Problems the next president will have to sort out

A perceptive essay at The Economist: "The weakened West." Excerpt:
The West’s great problem is the paralysing legacy of Iraq and Afghanistan, exacerbated by a weak economy in Europe and, in America, vicious partisan politics. Everyone knew that Western citizens were tired of fighting, but until Mr Obama and Mr Cameron asked them, nobody knew just how tired. 
Now every tyrant knows that a red line set by the leader of the free world is really just a threat to ask legislators how they feel about enforcing it. Dictators will be freer to maim and murder their own people, proliferators like North Korea less scared to proceed with spreading WMD, China and Russia ever more content to test their muscles in the vacuum left by the West. 

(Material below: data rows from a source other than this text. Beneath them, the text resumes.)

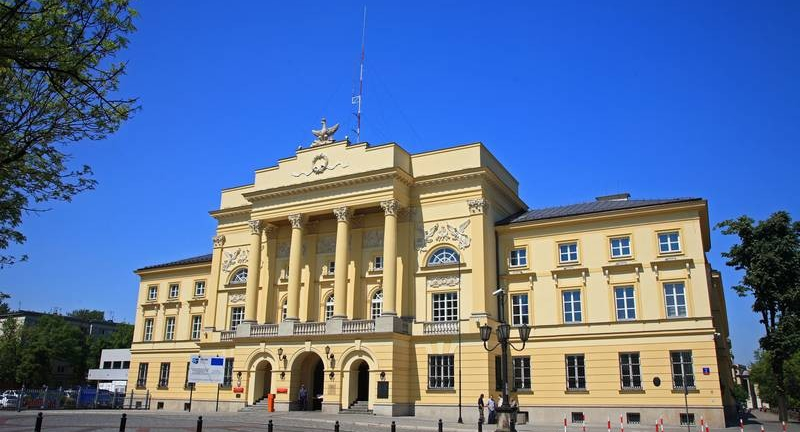 Warszawa (Polska)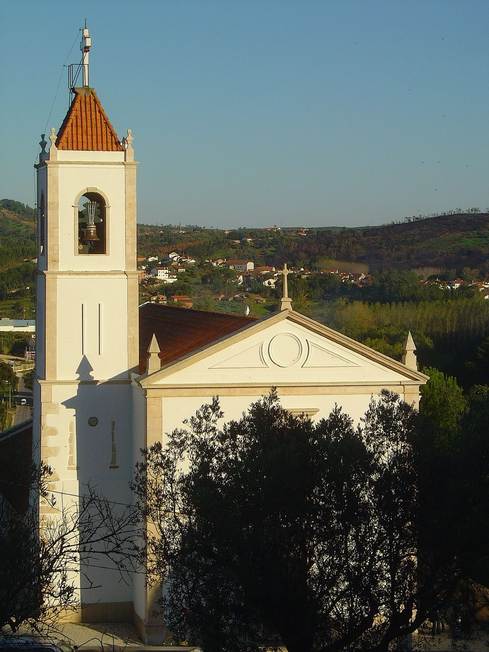 Alcanede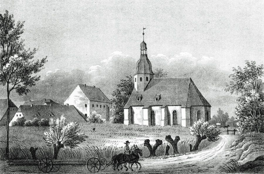 Die Auenkirche in Markkleeberg um 1840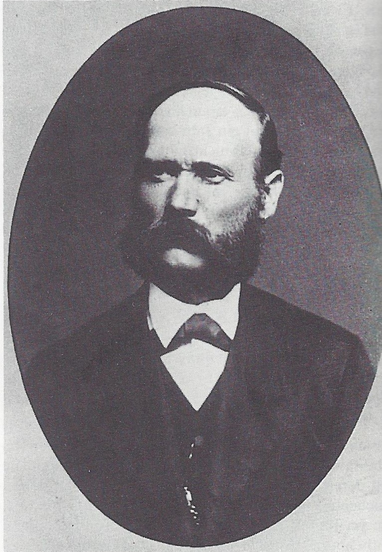 Porträtfotografie des Orthopäden Georg Joachimsthal (1863-1914)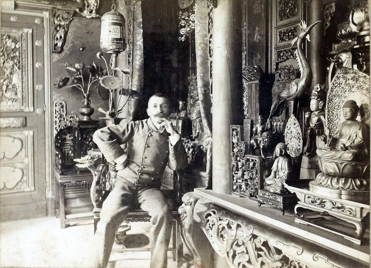 Pierre Loti chez lui dans sa pagode par Dornac Salle dite "La Pagode japonaise". Plus d'informations: [1]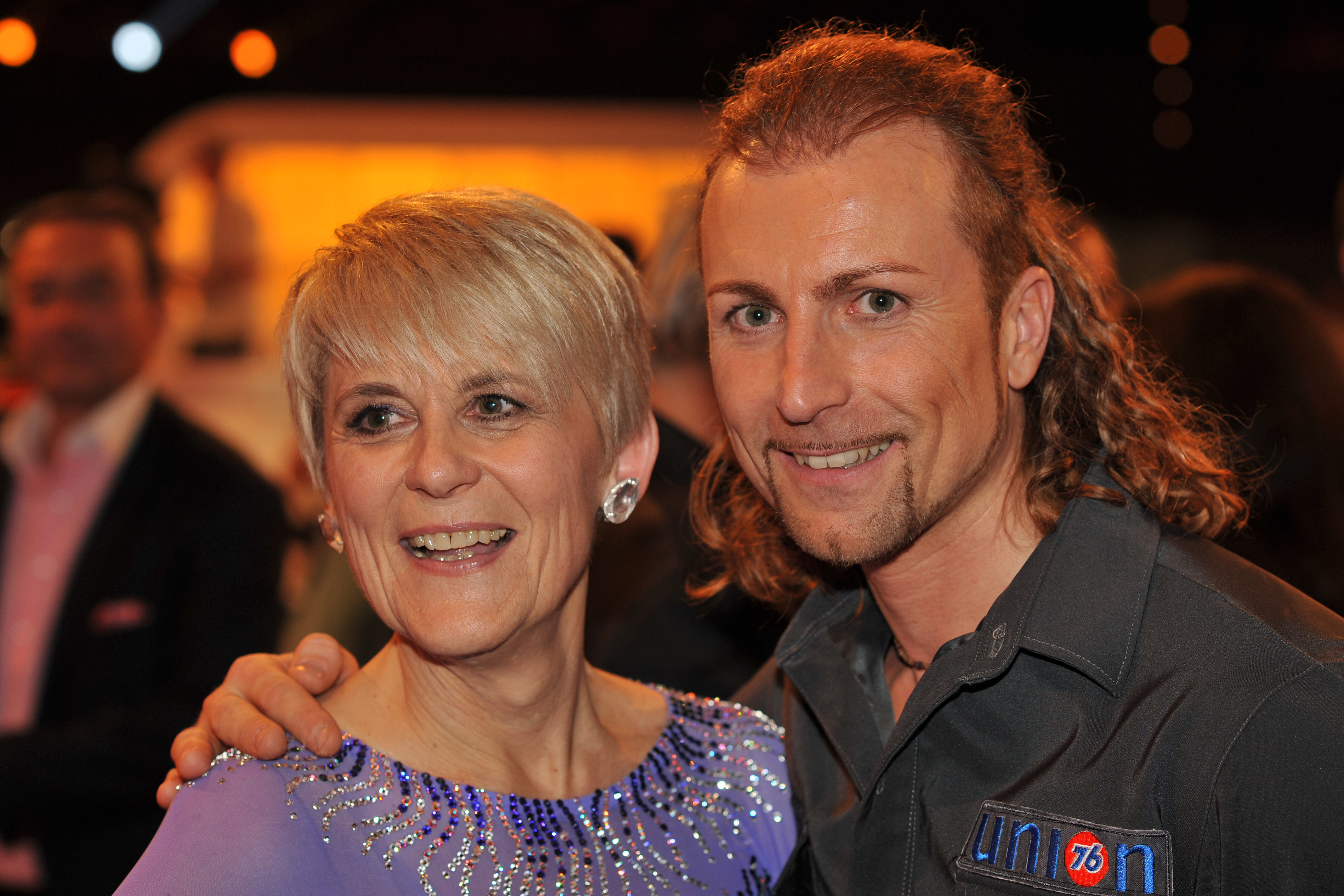 "Dancing Stars" am 21. März 2014: Lisbeth Bischoff und Gerhard Egger

The West is not on an inexorable slide towards irrelevance. Far from it. America’s economy is recovering, and its gas boom has undermined energy-fuelled autocracies. Dictatorships are getting harder to manage: from Beijing to Riyadh, people have been talking about freedom and the rule of law. It should be a good time to uphold Western values. But when the emerging world’s aspiring democrats seek to topple tyrants, they will remember what happened in Syria. And they won’t put their faith in the West.
Me: That hint of optimism at the end is appropriate, as is the surrounding pessimism. I suspect the malaise (carefully chosen word) we're now experiencing is going to help bring about a foreign policy president next time around, as I've mentioned. It might seem like libertarian non-interventionism is on the rise, but by 2016 the consequences of the current mishmash of interventionism and non-interventionism will likely make a compelling case for someone who knows what she or he is doing; and that won't be Rand Paul or Ted Cruz.